Komnas HAM sudah mengajukan Framework Convention on Tobacco Control (FCTC) yang tujuannya agar anak lebih terlindungi dari bahaya rokok. Baik itu dari pengaruh sosial untuk ikut berperilaku merokok, bahaya asap rokok dari lingkungan sekitar, di rumah, di tempat umum maupun di transportasi umum.
“Namun, hingga saat ini Indonesia masih belum meratifikasi FCTC tersebut. Setidaknya ada kebijakan yang terus secara progresif, tahap demi tahap, mendekati apa yang menjadi substansi dari FCTC. Misalnya iklan, promosi, dan sponsorship dari rokok ini semestinya dilarang di Indonesia. Industri rokok masih sangat bisa membangun iklan saat ini. Mestinya sudah lebih dibatasi terutama di ruang-ruang yang dekat dengan lokasi anak-anak yang dapat dilanjutkan lebih luas ke ruang-ruang publik. Pemerintah juga harus melakukan pembatasan yang tegas berupa pelarangan adanya rokok di sekitar sekolah atau misalnya taman untuk semakin melindungi anak.” tambah Ahmad Taufan Damanik.
Sementara itu, Ahmad Sofian, Koordinator End Child Prostitution, Child Pornography and the Trafficking of Children for Sexual Purposes (ECPAT Indonesia) menambahkan bahwa rokok saat ini masih sangat mudah didapatkan secara daring melalui e-commerce dan hanya penyedia tertentu yang memverifikasi bahwa rokok ini diperuntukkan bagi usia diatas 18 tahun (bukan untuk anak).
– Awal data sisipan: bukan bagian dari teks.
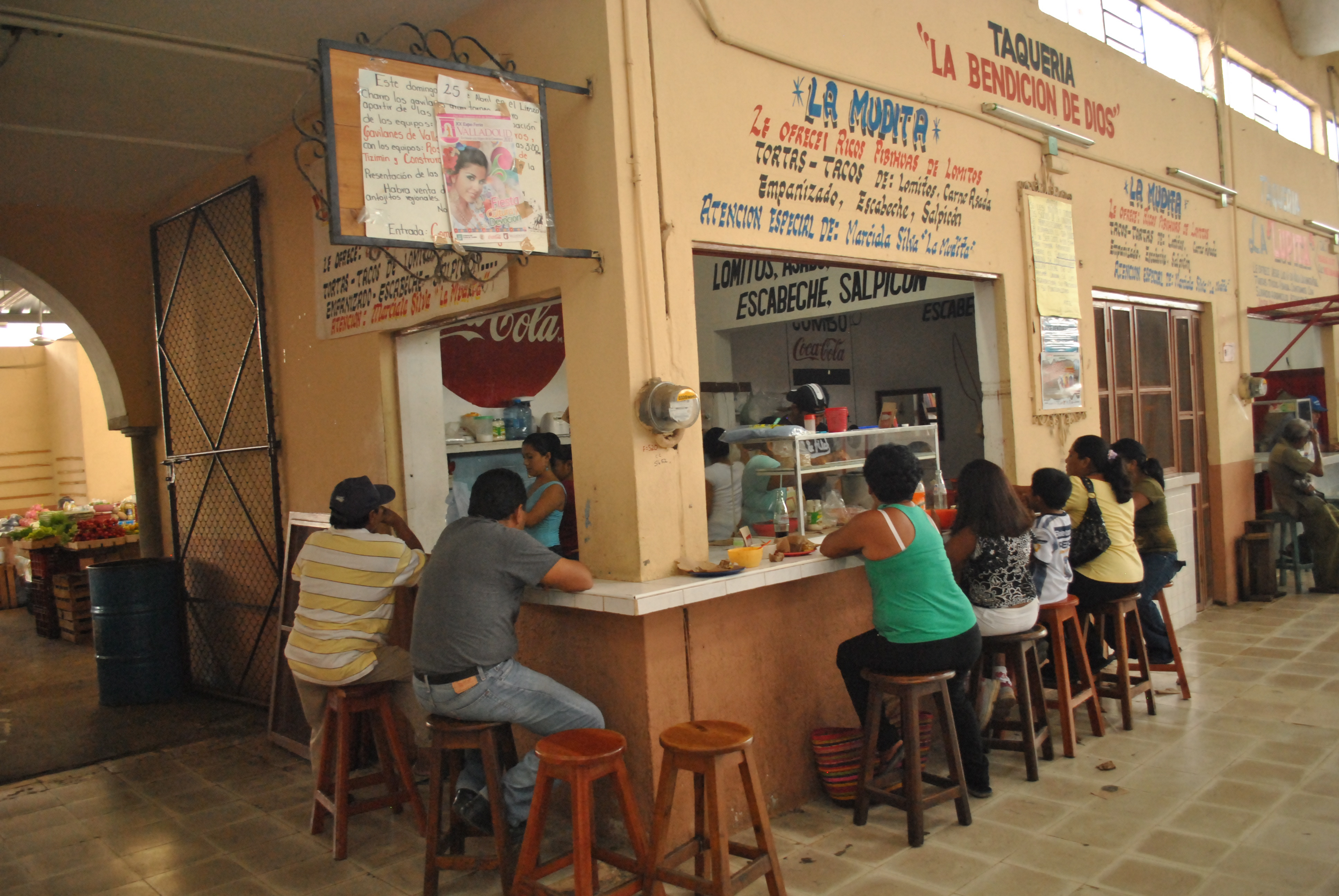 La Mudita, Valladolid, Yucatán, Mx.

“Selain itu, selama ini yang terkena teguran ketika menjual rokok lebih banyak kepada anak lebih banyak kasir dan SPG, tetapi industri rokok belum mendapatkan sanksi mengenai adanya kasus ini. Orang pada lapis bawah yang kena denda tetapi industri rokok tidak ikut terkena denda dalam kasus. Ditambah, Peraturan Pemerintah (PP) 109/2012 belum harmonis dengan perlindungan anak dan PP ini sudah kadaluarsa. PP ini juga sudah tidak sinkron dengan UU ITE karena penjualan rokok sekarang banyak yang menggunakan e-commerce,” jelasnya Ahmad Sofian.
Rekomendasi
Maria Clara Bastiani (Jaringan Penanggulangan Pekerja Anak/JARAK) mewakili 42 organisasi pemerhati anak menyampaikan beberapa rekomendasi.
“Dari sisi kebijakan fiskal, kami mendorong kenaikan harga rokok sebagai upaya agar rokok tidak terjangkau oleh anak-anak dan remaja, melalui cukai rokok yang harus secara konsisten dinaikkan setiap tahunnya (dengan rerata kenaikan cukai rokok sebesar 25 persen per tahun), penyederhanaan strata tarif cukai rokok untuk mencegah konsumen beralih ke harga rokok yang lebih murah; serta kenaikan cukai hasil tembakau selain untuk upaya pengendalian konsumsi rokok juga dapat menyejahterakan pekerja dan petani tembakau melalui Dana Bagi Hasil Cukai Hasil Tembakau (DBH CHT).
Sementara untuk kebijakan nonfiskal, antara lain mendorong revisi Peraturan Pemerintah Nomor 109 Tahun 2012 agar perubahan regulasinya dapat lebih melindungi anak dari produk rokok, mendorong larangan penjualan rokok batangan/ketengan untuk efektivitas cukai rokok dan memperketat akses oleh anak-anak dan masyarakat pra-sejahtera, mendorong pelarangan iklan, promosi, dan sponsor rokok di berbagai media, baik di luar ruang, dalam ruang, televisi, dan media digital, termasuk internet, mendorong perluasan peringatan kesehatan bergambar pada bungkus rokok; serta mengatur pengendalian rokok elektronik sebagaimana adanya regulasi untuk rokok konvensional.